◆ Data for analysis:
######
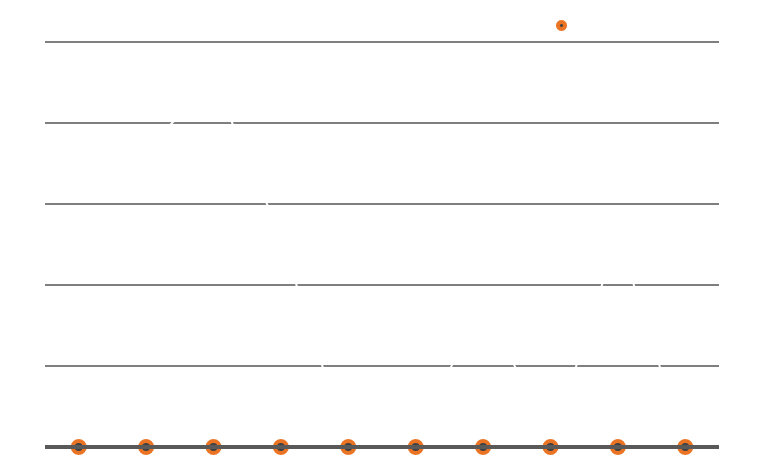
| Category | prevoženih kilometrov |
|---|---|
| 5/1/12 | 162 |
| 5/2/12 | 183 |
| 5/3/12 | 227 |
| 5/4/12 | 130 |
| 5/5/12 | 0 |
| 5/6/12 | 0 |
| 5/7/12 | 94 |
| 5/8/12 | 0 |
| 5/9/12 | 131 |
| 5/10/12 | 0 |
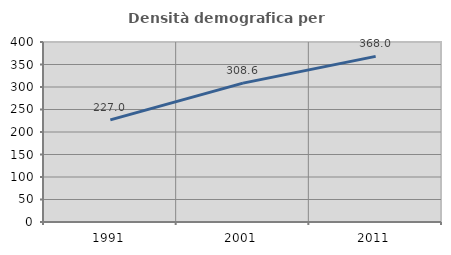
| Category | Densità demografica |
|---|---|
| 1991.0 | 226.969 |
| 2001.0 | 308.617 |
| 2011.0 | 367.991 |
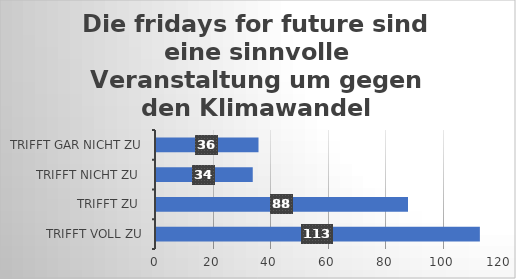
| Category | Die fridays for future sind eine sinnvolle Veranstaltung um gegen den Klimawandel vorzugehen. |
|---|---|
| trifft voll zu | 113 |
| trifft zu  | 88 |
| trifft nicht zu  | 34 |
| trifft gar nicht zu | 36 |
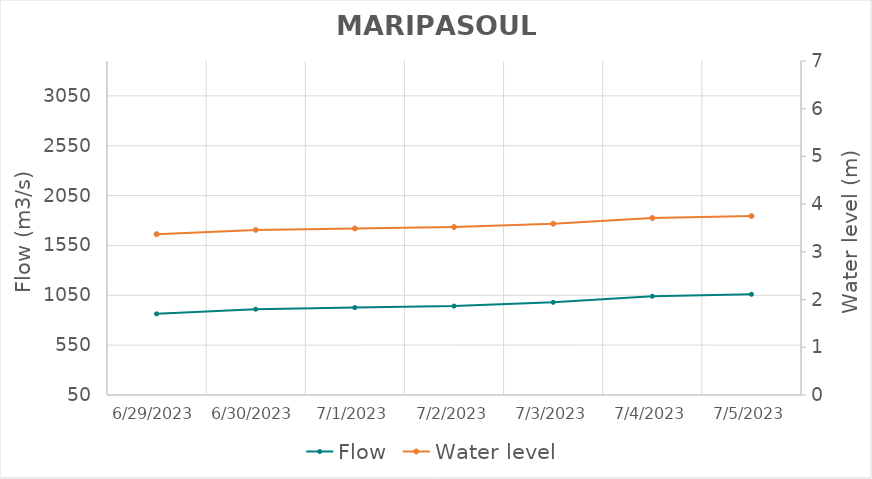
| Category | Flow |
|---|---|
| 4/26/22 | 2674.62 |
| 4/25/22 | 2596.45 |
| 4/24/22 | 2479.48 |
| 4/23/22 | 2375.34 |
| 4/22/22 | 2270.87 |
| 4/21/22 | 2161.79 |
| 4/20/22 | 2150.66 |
######
◆ Exercise prompt: The records above should be written out exactly, and the images dropped.

◆ Answer space:
| Category | prevoženih kilometrov |
|---|---|
| 5/1/12 | 162 |
| 5/2/12 | 183 |
| 5/3/12 | 227 |
| 5/4/12 | 130 |
| 5/5/12 | 0 |
| 5/6/12 | 0 |
| 5/7/12 | 94 |
| 5/8/12 | 0 |
| 5/9/12 | 131 |
| 5/10/12 | 0 |
| Category | Densità demografica |
|---|---|
| 1991.0 | 226.969 |
| 2001.0 | 308.617 |
| 2011.0 | 367.991 |
| Category | Die fridays for future sind eine sinnvolle Veranstaltung um gegen den Klimawandel vorzugehen. |
|---|---|
| trifft voll zu | 113 |
| trifft zu  | 88 |
| trifft nicht zu  | 34 |
| trifft gar nicht zu | 36 |
| Category | Flow |
|---|---|
| 4/26/22 | 2674.62 |
| 4/25/22 | 2596.45 |
| 4/24/22 | 2479.48 |
| 4/23/22 | 2375.34 |
| 4/22/22 | 2270.87 |
| 4/21/22 | 2161.79 |
| 4/20/22 | 2150.66 |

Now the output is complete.